**WORK INSTRUCTIONS**: Reproduce the records below exactly; the images should not appear.

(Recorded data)
▼

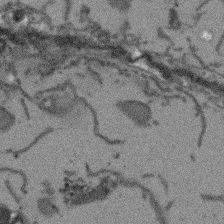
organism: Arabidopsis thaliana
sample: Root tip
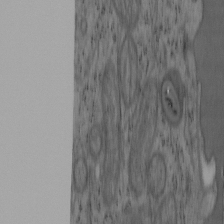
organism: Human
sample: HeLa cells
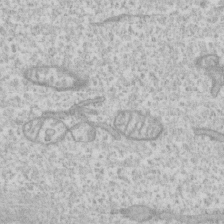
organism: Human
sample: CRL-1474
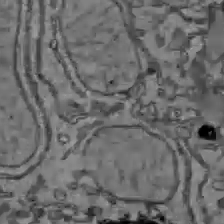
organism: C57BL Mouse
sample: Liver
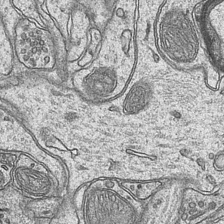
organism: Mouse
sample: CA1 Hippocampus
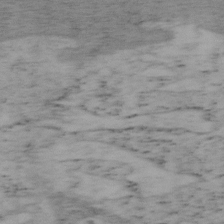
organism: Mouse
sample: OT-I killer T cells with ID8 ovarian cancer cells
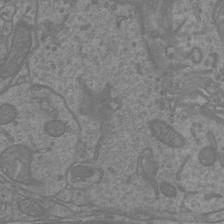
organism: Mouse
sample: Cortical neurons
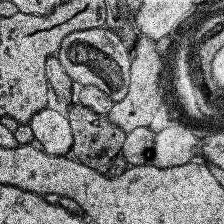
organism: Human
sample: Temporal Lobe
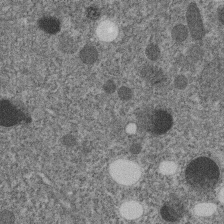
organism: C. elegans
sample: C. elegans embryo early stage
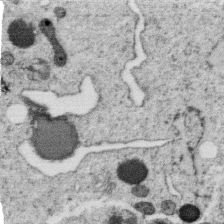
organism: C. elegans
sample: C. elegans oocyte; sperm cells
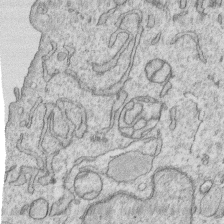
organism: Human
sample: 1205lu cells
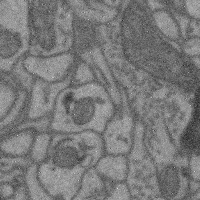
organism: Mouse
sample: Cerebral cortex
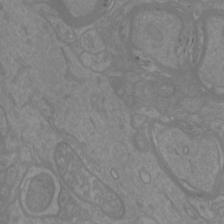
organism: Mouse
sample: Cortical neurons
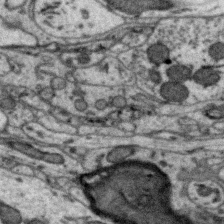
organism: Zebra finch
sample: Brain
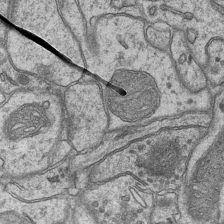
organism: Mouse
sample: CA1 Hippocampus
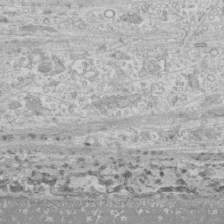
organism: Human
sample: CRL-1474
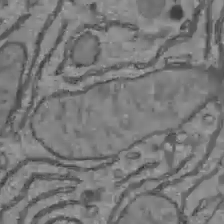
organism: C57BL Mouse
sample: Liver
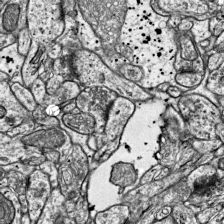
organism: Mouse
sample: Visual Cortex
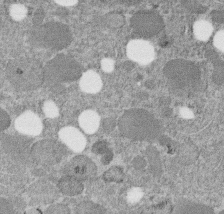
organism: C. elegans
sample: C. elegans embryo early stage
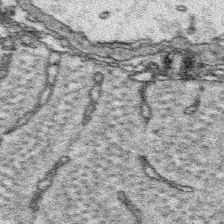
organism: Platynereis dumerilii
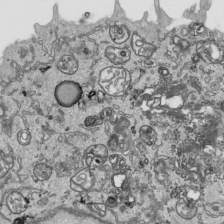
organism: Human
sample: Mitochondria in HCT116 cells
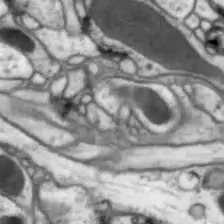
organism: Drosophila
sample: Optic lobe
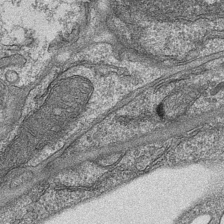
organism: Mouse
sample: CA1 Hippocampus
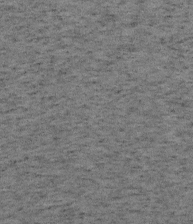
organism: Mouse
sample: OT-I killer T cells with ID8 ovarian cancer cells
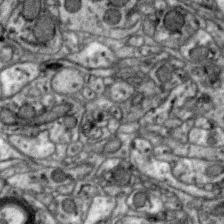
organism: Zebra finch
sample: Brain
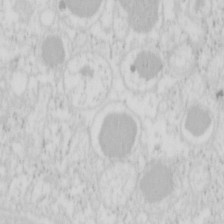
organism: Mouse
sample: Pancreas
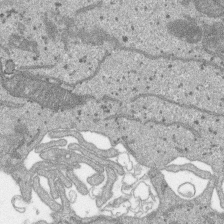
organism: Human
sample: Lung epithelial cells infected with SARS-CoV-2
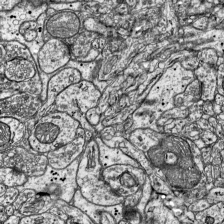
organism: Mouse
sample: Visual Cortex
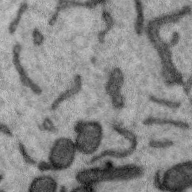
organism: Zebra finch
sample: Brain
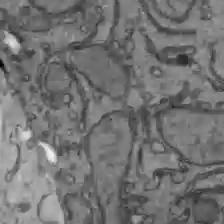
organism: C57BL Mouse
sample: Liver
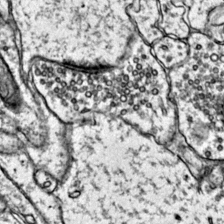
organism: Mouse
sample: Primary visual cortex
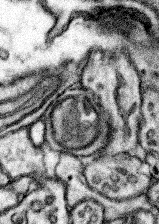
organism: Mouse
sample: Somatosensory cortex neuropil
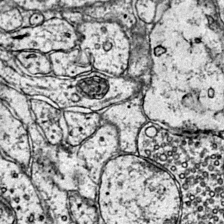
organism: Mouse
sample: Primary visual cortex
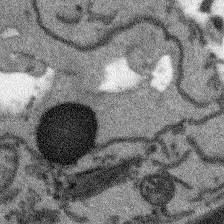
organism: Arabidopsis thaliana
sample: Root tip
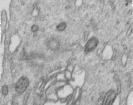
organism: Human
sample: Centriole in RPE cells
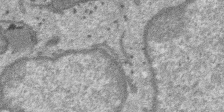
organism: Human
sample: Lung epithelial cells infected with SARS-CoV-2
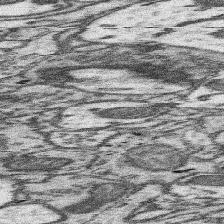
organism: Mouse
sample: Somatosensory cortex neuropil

▲

**EXERCISE OUTPUT**:
organism: Arabidopsis thaliana
sample: Root tip
organism: Human
sample: HeLa cells
organism: Human
sample: CRL-1474
organism: C57BL Mouse
sample: Liver
organism: Mouse
sample: CA1 Hippocampus
organism: Mouse
sample: OT-I killer T cells with ID8 ovarian cancer cells
organism: Mouse
sample: Cortical neurons
organism: Human
sample: Temporal Lobe
organism: C. elegans
sample: C. elegans embryo early stage
organism: C. elegans
sample: C. elegans oocyte; sperm cells
organism: Human
sample: 1205lu cells
organism: Mouse
sample: Cerebral cortex
organism: Mouse
sample: Cortical neurons
organism: Zebra finch
sample: Brain
organism: Mouse
sample: CA1 Hippocampus
organism: Human
sample: CRL-1474
organism: C57BL Mouse
sample: Liver
organism: Mouse
sample: Visual Cortex
organism: C. elegans
sample: C. elegans embryo early stage
organism: Platynereis dumerilii
organism: Human
sample: Mitochondria in HCT116 cells
organism: Drosophila
sample: Optic lobe
organism: Mouse
sample: CA1 Hippocampus
organism: Mouse
sample: OT-I killer T cells with ID8 ovarian cancer cells
organism: Zebra finch
sample: Brain
organism: Mouse
sample: Pancreas
organism: Human
sample: Lung epithelial cells infected with SARS-CoV-2
organism: Mouse
sample: Visual Cortex
organism: Zebra finch
sample: Brain
organism: C57BL Mouse
sample: Liver
organism: Mouse
sample: Primary visual cortex
organism: Mouse
sample: Somatosensory cortex neuropil
organism: Mouse
sample: Primary visual cortex
organism: Arabidopsis thaliana
sample: Root tip
organism: Human
sample: Centriole in RPE cells
organism: Human
sample: Lung epithelial cells infected with SARS-CoV-2
organism: Mouse
sample: Somatosensory cortex neuropil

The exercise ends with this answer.